Instead, I just want to share a recent wine tasting adventure up in Paso Robles.
Tina and I had left the San Gabriel Valley munching on banh mi around 11 AM and arrived in Paso around 3 PM. We met up with Steve and Helen (old friends from Monterey) and decided to head out to do a little tasting. I wanted to start at J Dusi:
The tasting room for this winery, located on Highway 46 south of Paso Robles and a little west of Highway 101, has only been open about a year, but I wanted to visit because I had had a wonderful bottle of Zinfandel from Janell Dusi’s winery with a dinner at Artisan Restaurant on my last visit to Paso. I was surprised that she herself was in the tasting room on that Monday:
Her great-grandfather originally planted Dusi vinyards in the 1920s, making them truly old vine, and Ridge winery, which has focused on making wine from classic, high quality, old vine vineyards, has made limited edition zinfandels from the fruit for dozens of years now.
Janell pointed out the differences between the two zinfandels. 2011, a cool year, produced a wine that is spicy, smooth, and complex. 2012, having warmer weather, gave a wine with a bolder more intense berry fruit flavors.
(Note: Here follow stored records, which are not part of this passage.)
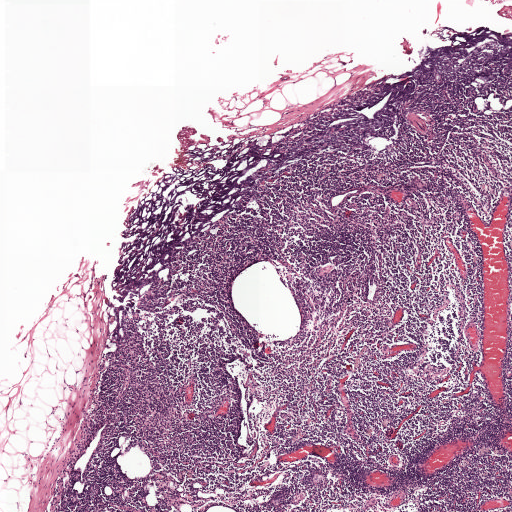
A 2.0-mm field of an H&E-stained sentinel lymph node from a breast-cancer patient (whole-slide image), shown at about 2.5×, about 3.9 µm per pixel.
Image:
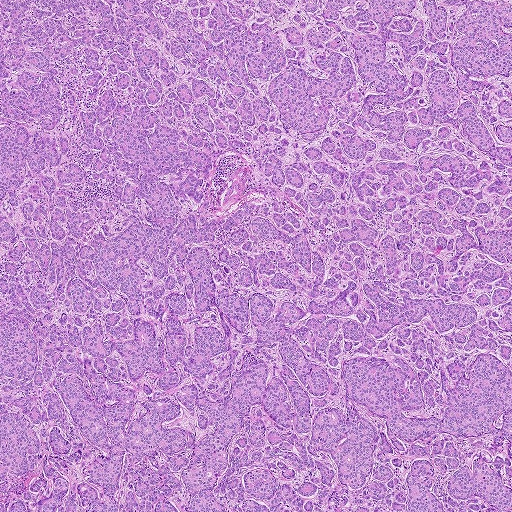
Lymph node section stained with H&E, from a whole-slide image of a breast-cancer sentinel node. Magnification about 2.5×, about 1.9 mm across the frame, about 3.6 µm per pixel.
Question:
Show where the tumour is in this image.
Answer:
Metastatic tumour covers the whole field.
The annotated tumour makes up over 95% of the crop.
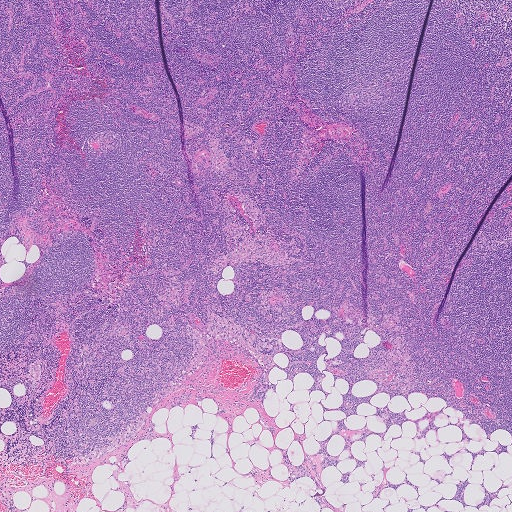
Lymph node section stained with H&E, from a whole-slide image of a breast-cancer sentinel node. Magnification about 2.5×, about 2.0 mm across the frame, about 4.0 µm per pixel.
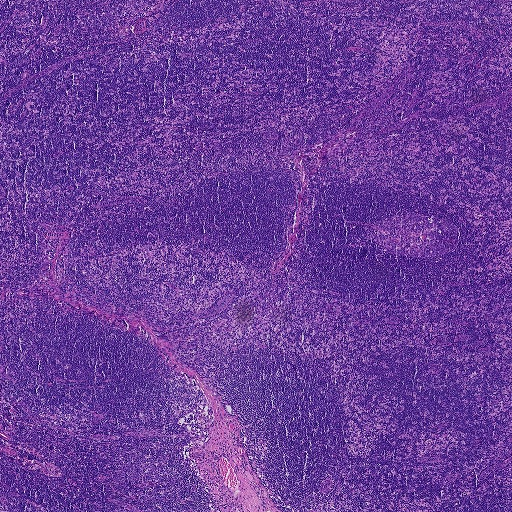
Lymph node section stained with H&E, from a whole-slide image of a breast-cancer sentinel node. Magnification about 2.5×, about 1.9 mm across the frame, about 3.6 µm per pixel.
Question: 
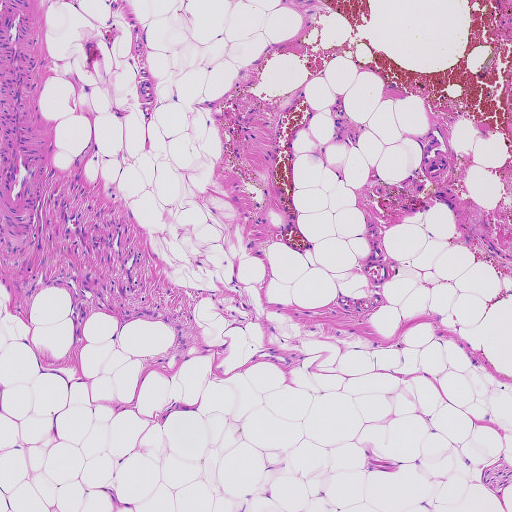
At roughly what magnification is this field shown?

Choices:
 (A) about 10×
 (B) about 2.5×
 (C) about 40×
 (D) about 20×
 (E) about 5×

Answer: (E) about 5×
Lymph node section stained with H&E, from a whole-slide image of a breast-cancer sentinel node. Magnification about 5×, about 0.93 mm across the frame, about 1.8 µm per pixel.
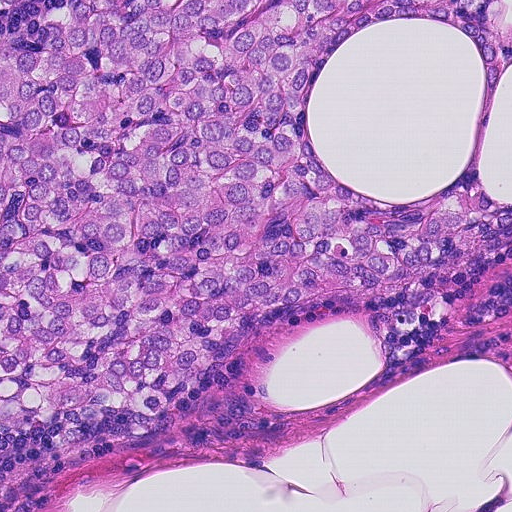
H&E-stained section of a sentinel lymph node (breast cancer), from a whole-slide image, viewed at about 20×: the field is about 0.23 mm across, about 0.45 µm per pixel.
Metastatic tumour outline, simplified to 9 points and listed clockwise in crop pixels (x, y): (0, 0), (511, 0), (511, 228), (500, 241), (428, 282), (262, 318), (166, 414), (84, 413), (0, 448).
Tumour covers about 65% of the frame.
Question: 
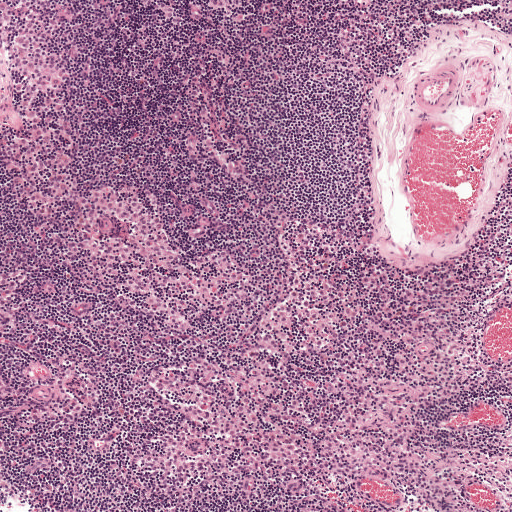
Which magnification is this H&E lymph node field most likely shown at?

Choices:
 (A) about 2.5×
 (B) about 40×
 (C) about 10×
 (D) about 5×
 (E) about 20×

Answer: (D) about 5×
This is a crop of a whole-slide image: an H&E-stained breast-cancer sentinel lymph node section at roughly 5× magnification (about 1.9 µm per pixel; the crop spans about 1 mm).
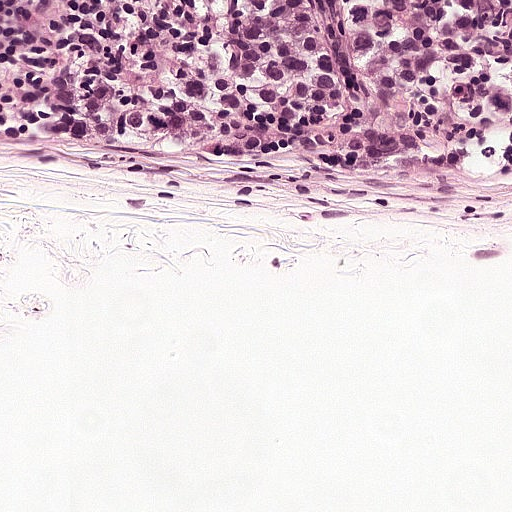
Lymph node section stained with H&E, from a whole-slide image of a breast-cancer sentinel node. Magnification about 20×, about 0.25 mm across the frame, about 0.49 µm per pixel.
The outlined metastatic tumour's edge, as a closed clockwise path of 7 points: (0, 0), (511, 0), (511, 183), (295, 176), (268, 164), (178, 169), (1, 145).
About 35% of this field is tumour.
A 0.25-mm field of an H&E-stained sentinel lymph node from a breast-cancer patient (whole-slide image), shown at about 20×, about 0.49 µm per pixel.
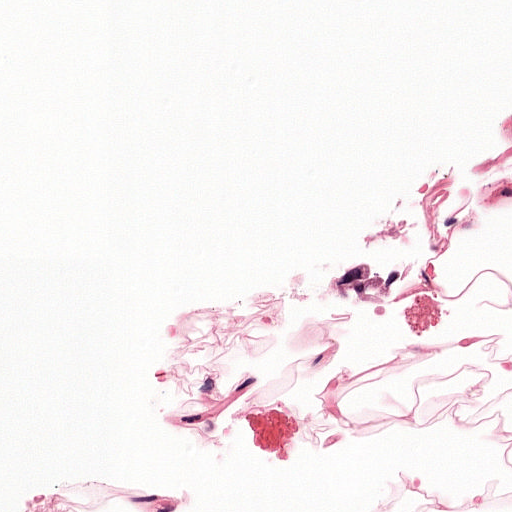
Tumour region outline (a closed clockwise path, crop pixels): (361, 262), (374, 263), (378, 274), (400, 270), (400, 284), (386, 295), (378, 294), (367, 289), (365, 301), (348, 293), (336, 300), (329, 282), (345, 268).
Under 5% of the image area is annotated as tumour.
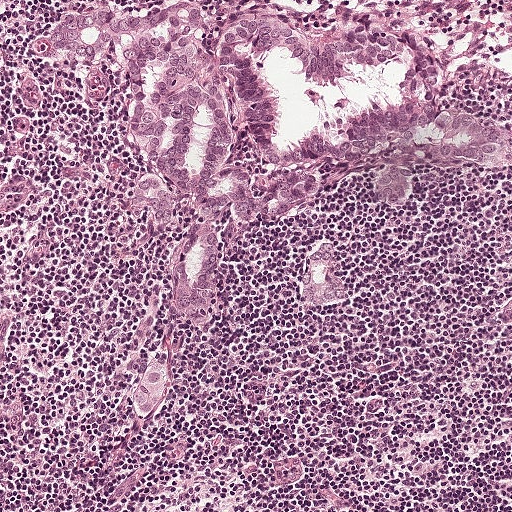
A 0.5-mm field of an H&E-stained sentinel lymph node from a breast-cancer patient (whole-slide image), shown at about 10×, about 0.97 µm per pixel.
Question: Show where the tumour is in this image.
Answer: Three metastatic tumour regions, each outlined as a closed clockwise path in crop pixels (x, y), largest first: region 1: (180, 3), (231, 25), (278, 16), (325, 46), (360, 23), (419, 26), (446, 54), (448, 104), (505, 124), (511, 163), (431, 166), (393, 215), (368, 164), (294, 224), (226, 223), (208, 317), (181, 315), (174, 236), (128, 196), (141, 156), (119, 80), (58, 56), (48, 27), (74, 8); region 2: (329, 240), (334, 244), (338, 254), (341, 278), (348, 293), (347, 298), (342, 302), (335, 304), (317, 305), (298, 298), (300, 275), (306, 255), (314, 244); region 3: (154, 358), (170, 363), (173, 372), (173, 380), (164, 405), (154, 416), (145, 421), (134, 418), (129, 411), (128, 402), (142, 367).
The annotated tumour makes up about 30% of the crop.
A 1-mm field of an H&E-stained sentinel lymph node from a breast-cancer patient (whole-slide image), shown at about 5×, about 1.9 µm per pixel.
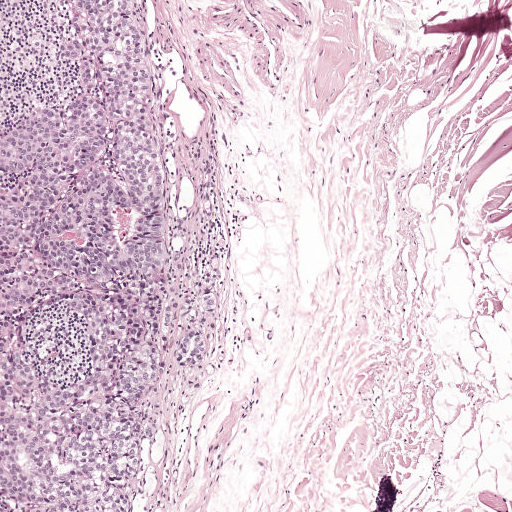
Outlines of six tumour regions, largest first (closed clockwise paths, crop pixels): region 1: (57, 0), (144, 0), (174, 213), (164, 319), (179, 303), (149, 398), (157, 430), (141, 440), (137, 511), (1, 506), (0, 118), (61, 104), (72, 88), (47, 50), (63, 19); region 2: (197, 330), (201, 332), (208, 343), (200, 362), (192, 367), (177, 362), (175, 353), (180, 335); region 3: (206, 274), (212, 279), (216, 301), (213, 311), (202, 311), (200, 300); region 4: (184, 251), (184, 270), (176, 272), (174, 261), (175, 252); region 5: (211, 322), (217, 322), (217, 329), (209, 340), (205, 335); region 6: (188, 379), (196, 381), (203, 385), (196, 390), (186, 386).
Region 1 encloses a non-tumour hole of about 5% of its area.
One more small tumour piece is annotated here but not outlined.
The annotated tumour makes up about 25% of the crop.
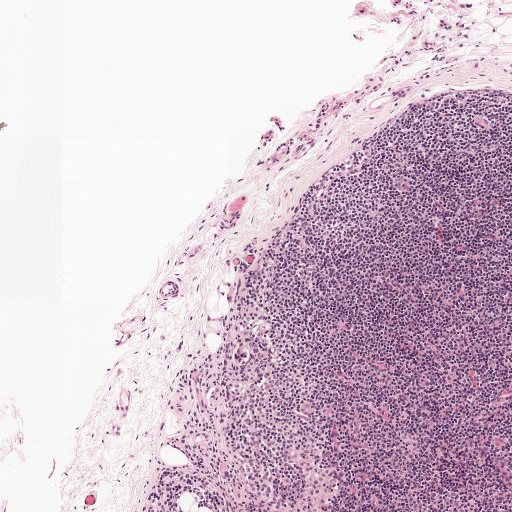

OK, yeh, we could taste that.
We left that winery at around 4:30 PM, so we simply drove to Vineyard Drive and looked for tasting room that was still open. We found Jada, a winery I had never heard of previously:
We had a good time chatting with the pleasant young woman running the tasting room, and we learned that most of the grapes come from the estate vineyards which are all managed biodynamically. Almost every bottle of wine exhibited a unique blend of classic varietals. We enjoyed our visit.
The next morning, Steve, Helen, Tina, and I decided to start at Calcareous vineyards, just a few miles west of the town Paso Robles itself. This was another new winery that had been receiving a lot of favorable mention. Clearly the tasting room is a modern construction:
Kurt who was pouring in the tasting room that morning, called our attention to the white wine that began the tasting, explaining how one could taste each of the three types of grapes used in the blend – the viognier with its flowery aromas hitting the palate first, the grenache blanc providing clean smooth dry mineral flavors, and the roussane finishing with richer more buttery mouthfeel. He was right, I could taste all those things, so we made it a point to buy a bottle of this wine at the end of the tasting.
The winery also stressed that most of their grapes were grown in calcareous vineyards, the limestone stressing the grapes and producing more flavorful grape clusters. There was even a chunk of limestone rock in the tasting room:
We all felt this was a good beginning to our day of wine sampling, but it was time to go back and into Paso Robles and have lunch.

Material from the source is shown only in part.